Indeed, far from possible acts of bad faith on the part of government officials, it appears that the agency had no knowledge of the inaccuracies in WorldCom's financial statements until after award, thus making this matter more one of contract administration (a matter beyond our bid protest authority, 4 C.F.R. Sec. 21.5(a)), rather than a protest of the agency's award decision. While we recognize that the protests were timely filed within 10 days of WorldCom's initial public disclosure, we nevertheless have reservations in the unusual circumstances present here about the appropriateness of our Office considering a protest filed well after award and after contract performance has begun, particularly where, as here, the agency has authority to address the alleged impropriety as part of contract administration. /5/

Moreover, the facts surrounding the inaccurate financial information are in flux and, due to the actions pending in other forums, some of those facts are unavailable to our Office during the short time frame under which these protests must be resolved. We hesitate to judge the degree of relevance or importance of such facts--such as the nature of culpability for acts causing the inaccuracies--before the other forums determine them. Thus, although the precise matter being protested here (the award of the DREN contract) is not the subject of litigation before a court of competent jurisdiction (which if had been our Office would have promptly dismissed the protest, see 4 C.F.R. Sec. 21.11(b)), we do not believe it is appropriate for our Office to "get ahead" of this process in the context of this protest.

In sum, the total weight of the concerns presented above causes us to conclude that the matter is not appropriate for review by our Office.

The protests and request for reconsideration are dismissed.

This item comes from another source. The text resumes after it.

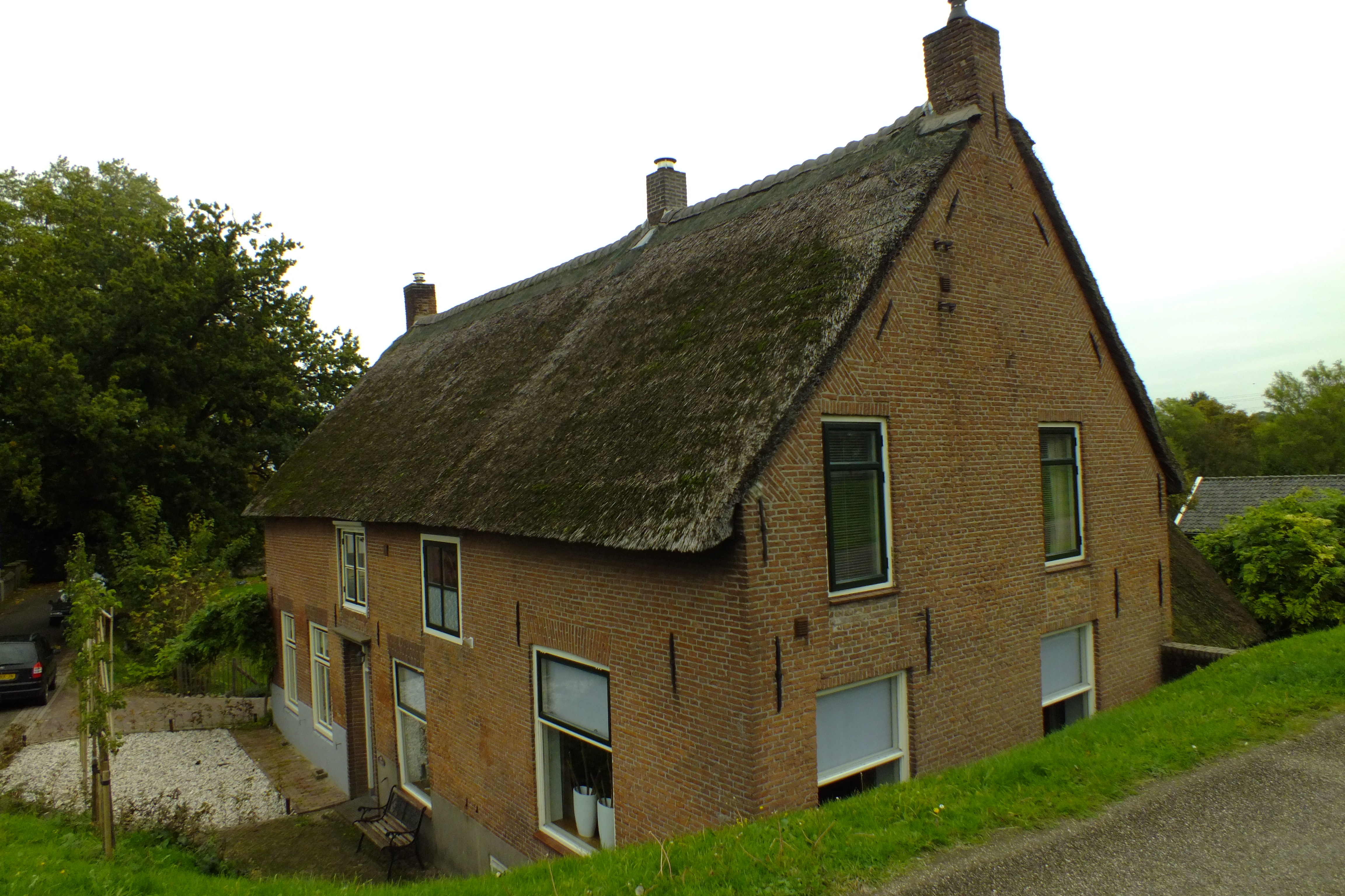 Boerderij Kerkstraat 23 Waardenburg
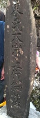 東氏太宗上代御墓

Anthony H. Gamboa General Counsel

1. Essentially, the updated pre-award survey of Global Crossing and the nonresponsibility decision determined that poor financial performance, unfavorable trends of key financial indicators, and legal consequences associated with bankruptcy and possible liquidation exposed the Government to significant, unacceptable risks in entering into any contracts with Global Crossing.

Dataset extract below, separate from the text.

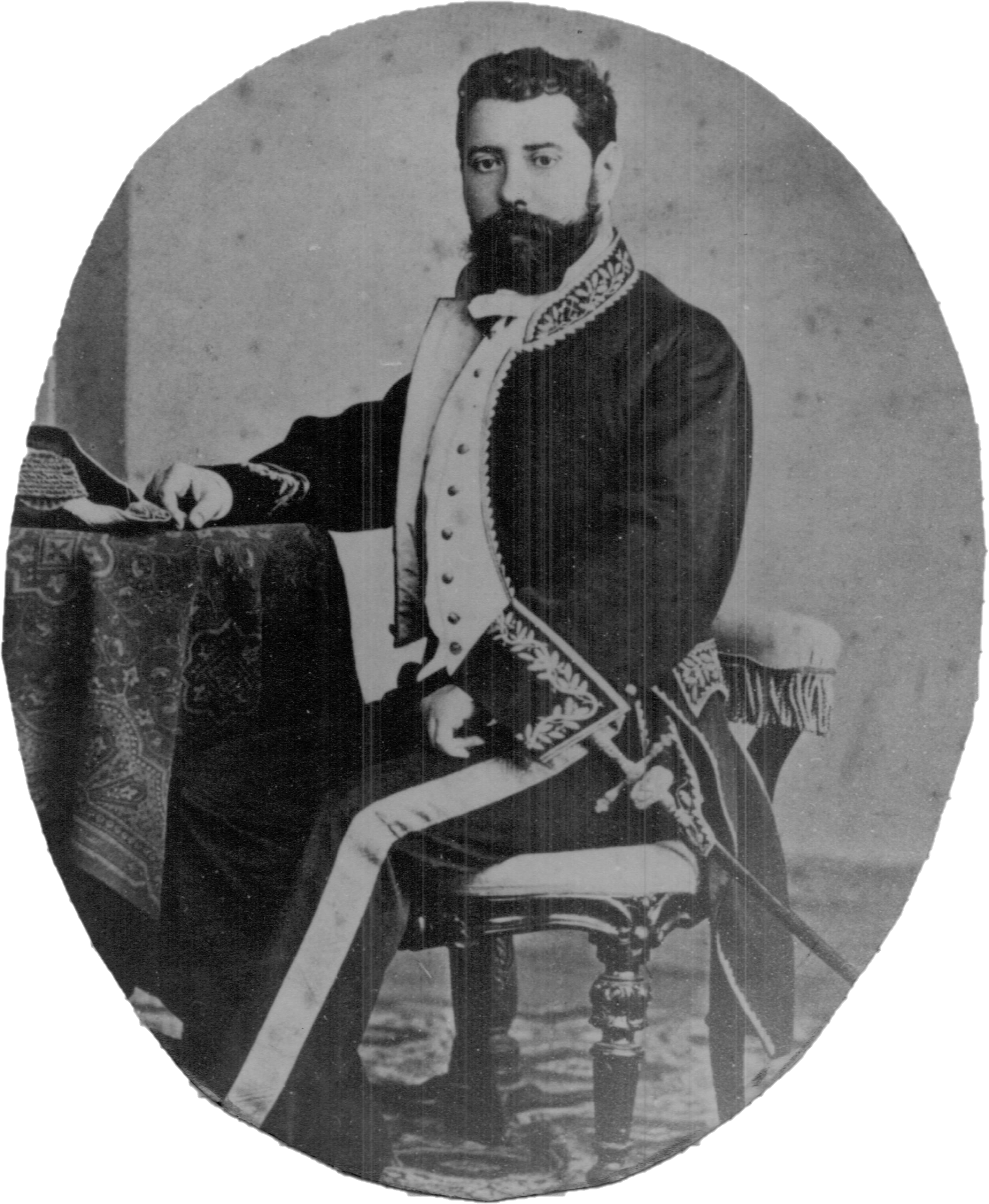 Fotografía del ingeniero de montes español, Santiago de Ugaldezubiaur Altónaga con el uniforme de su cuerpo. Presumiblemente tomada en el momento de su ingreso en el cuerpo como ingeniero de segunda clase.
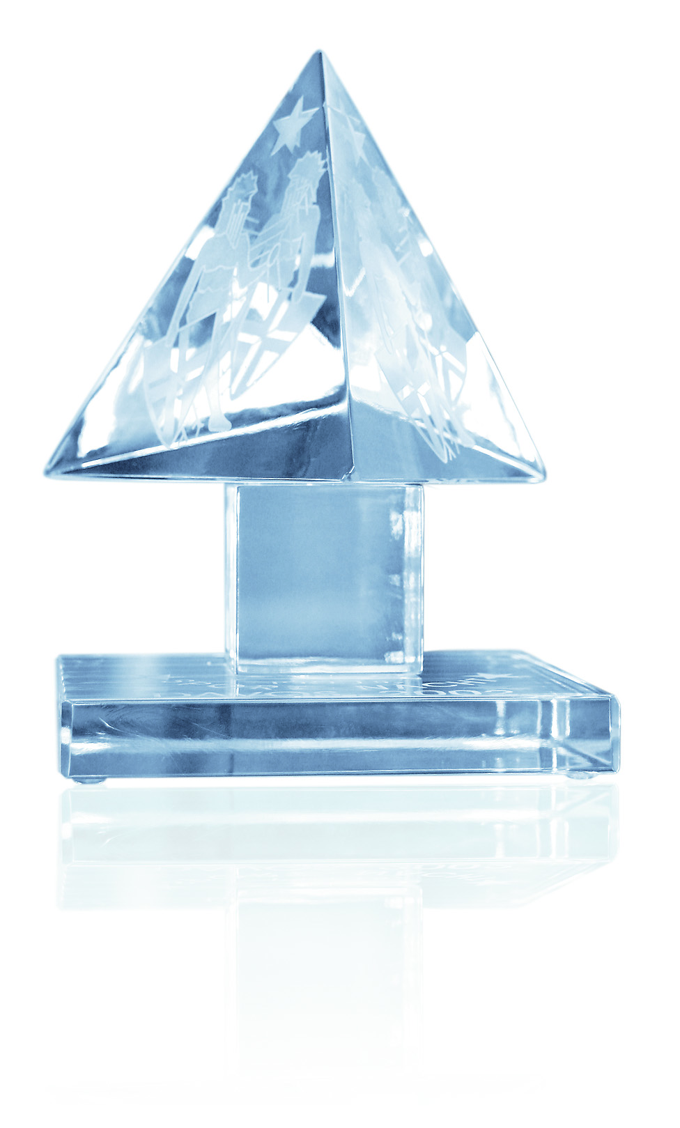 Auszeichnung für Gewinnerinnen und Gewinner der Internationalen Sportnacht Davos.

2. Sprint alternatively relies on the alleged misrepresentation to protest the agency's evaluation of risk associated with MCI's technical and management proposals. However, the alleged misrepresentation does not concern the information included in, or the agency's evaluation of, MCI's technical and management proposals; it relates solely to the agency's responsibility determination.

3. Since the request for reconsideration rests upon the alleged misrepresentation, we find no distinction between the protest and the request for reconsideration.

4. We are currently revising our regulations and have issued a proposed rule revising our standard for reviewing affirmative determinations of responsibility. 67 Fed. Reg. 61542, 61544-45 (2002).

5. In this regard, given the circumstances, DITCO may wish to consider whether it needs to take further action to protect the government's interests in connection with this procurement.